Kameshwar Prasad Singh v State of Bihar
Date of Judgement
22nd February, 1962
Parties to the case
Petitioner
Kameshwar Prasad Singh
Respondents
The State of Bihar
Equivalent citation
1962 AIR 1166 1962 SCR Supl. (3) 369
Type of case
Civil Appeal
Court
The Supreme Court of India
Provisions and Statutes Involved
- Constitution of India: Articles 13,19,33, 132,226 and 309
- Section 4-A of the Bihar Government Servants’ Conduct Rules, 1956
Corum
Justices N. Rajagopala Ayyangar, P.B. Gajendragadhkar, A.K. Sarkar, K.N. Wanchoo, and K.C. Das Gupta
Author of the Judgement
Justice N. Rajagopala Ayyangar
Facts of Kameshwar Prasad and Others vs. the State of Bihar and Another (1962)
The factual matrix of this case can be summarised in the following points:
- The Government of Bihar introduced a provision (Section 4-A) in the Bihar Government Servants’ Conduct Rules, 1956, by way of a notification in 1957. The provision prohibited government servants from participating in any demonstration or conducting a strike in relation to matters of service.
- Following this, six appellants filed a petition before the High Court of Patna under Article 226 of the Constitution of India and challenged the validity of the rule on various grounds, including the violation of Article 19 of the Constitution of India.
- Furthermore, the appellants also contended that the rule goes beyond the rule making power of the government under Article 309 of the Constitution of India.

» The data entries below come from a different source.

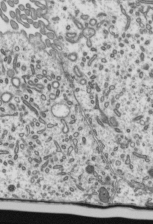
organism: Mouse
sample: Mouse epididymis efferent ductule cilia
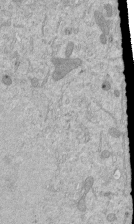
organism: Mouse
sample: ED-1 cell nuclei; centrioles
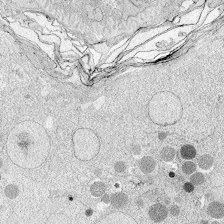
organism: Zebrafish
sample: Whole-Brain
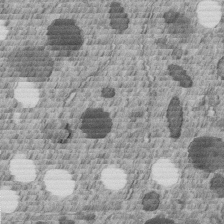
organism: C. elegans
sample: C. elegans embryo early stage
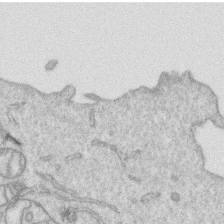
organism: Human
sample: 1205lu cells
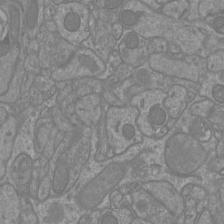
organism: Mouse
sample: Cortical neurons
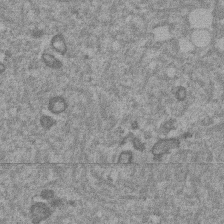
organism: Mouse
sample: Dividing mouse embryo 1 cell stage
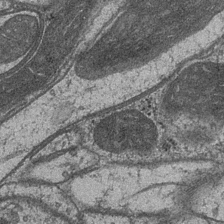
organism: Drosophila
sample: Optic medulla
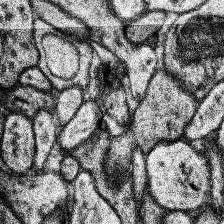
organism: Human
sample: Temporal Lobe
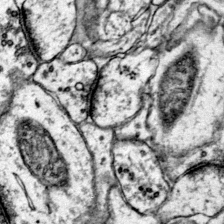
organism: Mouse
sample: Primary visual cortex
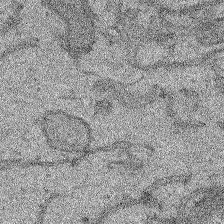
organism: Human
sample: HeLa cells
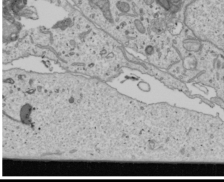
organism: Human
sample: Mitochondria in U2OS cells
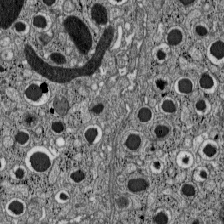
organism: C57BL Mouse
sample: Pancreatic islet
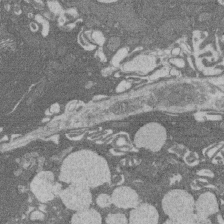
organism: Rat
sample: Salivary granule
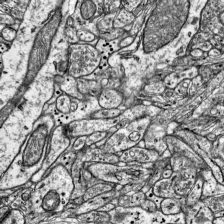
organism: Mouse
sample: Visual Cortex
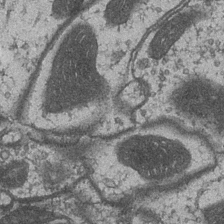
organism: Drosophila
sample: Optic medulla
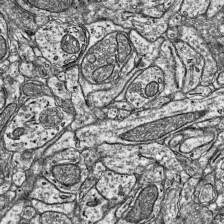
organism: Mouse
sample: Visual Cortex
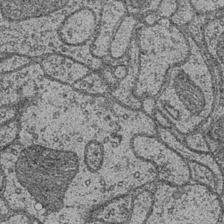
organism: Drosophila
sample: Optic medulla
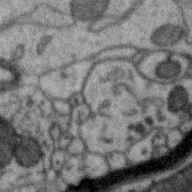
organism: Zebra finch
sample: Brain
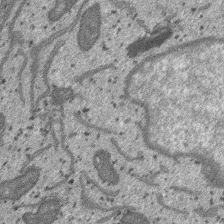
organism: Human
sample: Lung epithelial cells infected with SARS-CoV-2
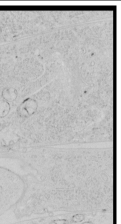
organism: Human
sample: Mitochondria in HCT116 cells
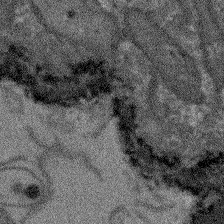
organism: Arabidopsis thaliana
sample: Root tip
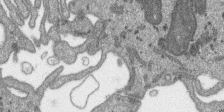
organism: Human
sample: Lung epithelial cells infected with SARS-CoV-2
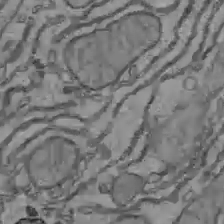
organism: C57BL Mouse
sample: Liver
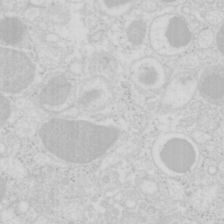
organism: Mouse
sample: Pancreas
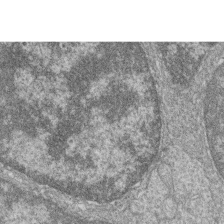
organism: Zebrafish
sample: Cilia; retinal pigment epithelium
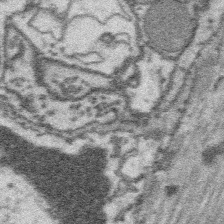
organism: Platynereis dumerilii
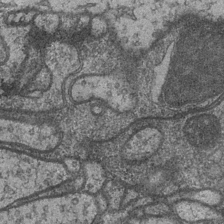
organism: Drosophila
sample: Optic medulla
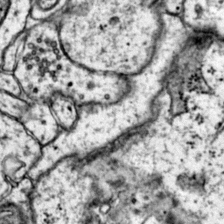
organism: Mouse
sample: Primary visual cortex
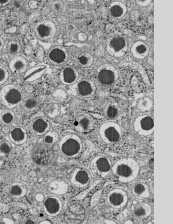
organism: C57BL Mouse
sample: Pancreatic islet
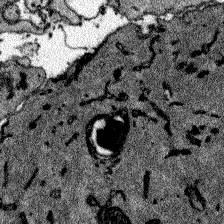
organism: Zebrafish
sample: Larval olfactory bulb
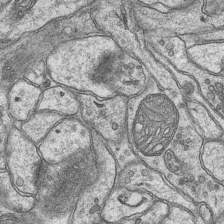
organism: Mouse
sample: CA1 Hippocampus
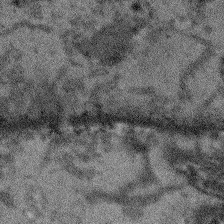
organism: Arabidopsis thaliana
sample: Root tip
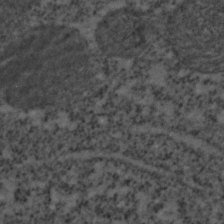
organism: C. elegans
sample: C. elegans embryo
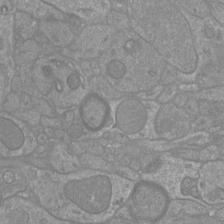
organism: Mouse
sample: Cortical neurons
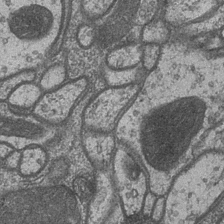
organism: Drosophila
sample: Optic medulla
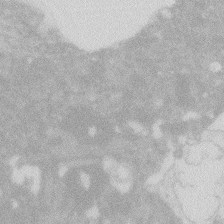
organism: Zebrafish
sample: Macrophage
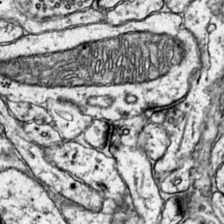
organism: Mouse
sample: Primary visual cortex
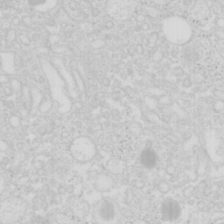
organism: Mouse
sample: Pancreas
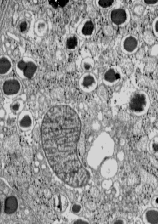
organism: C57BL Mouse
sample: Pancreatic islet
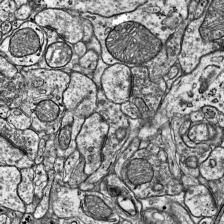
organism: Mouse
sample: Visual Cortex
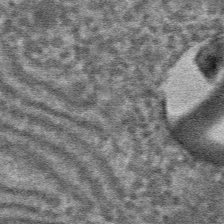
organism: Mouse
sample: Mouse hepatocytes
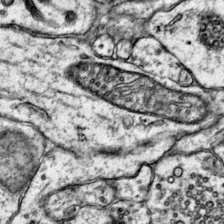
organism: Mouse
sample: Primary visual cortex
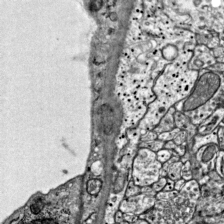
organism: Mouse
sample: Visual Cortex
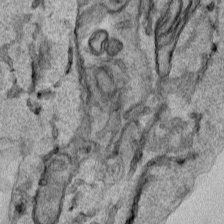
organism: Human
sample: Mitochondria in HCT116 cells
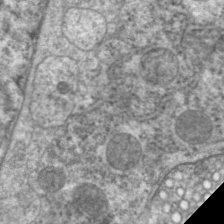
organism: C. elegans
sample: Pharynx
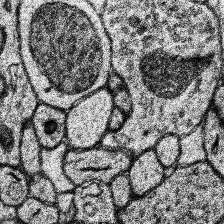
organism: Human
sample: Temporal Lobe
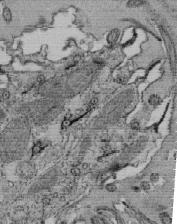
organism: Tetrahymena
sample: Cilia in tetrahymena
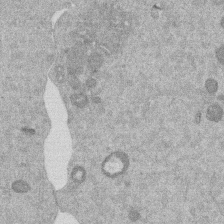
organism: Mouse
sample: Dividing mouse embryo 1 cell stage
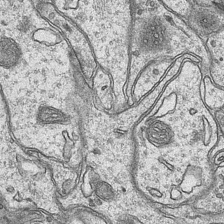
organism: Mouse
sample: CA1 Hippocampus
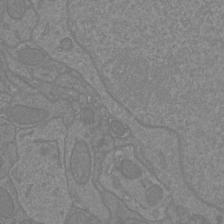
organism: Mouse
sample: Cortical neurons
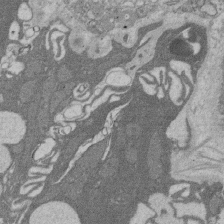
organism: Rat
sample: Salivary granule
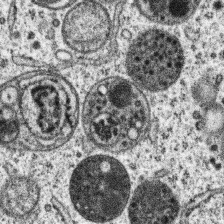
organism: Human
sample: HeLa cells
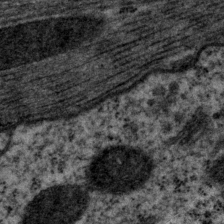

- The High Court of Patna observed that the freedoms guaranteed under Article 19(1)(a) and 19(1)(c) do not include the right to resort to a strike or the right of government servants to participate in demonstrations. As a result, the learned judges of the High Court observed the rules introduced by the Government of Bihar as reasonable restrictions on the fundamental freedom granted under Part III of the Constitution of India.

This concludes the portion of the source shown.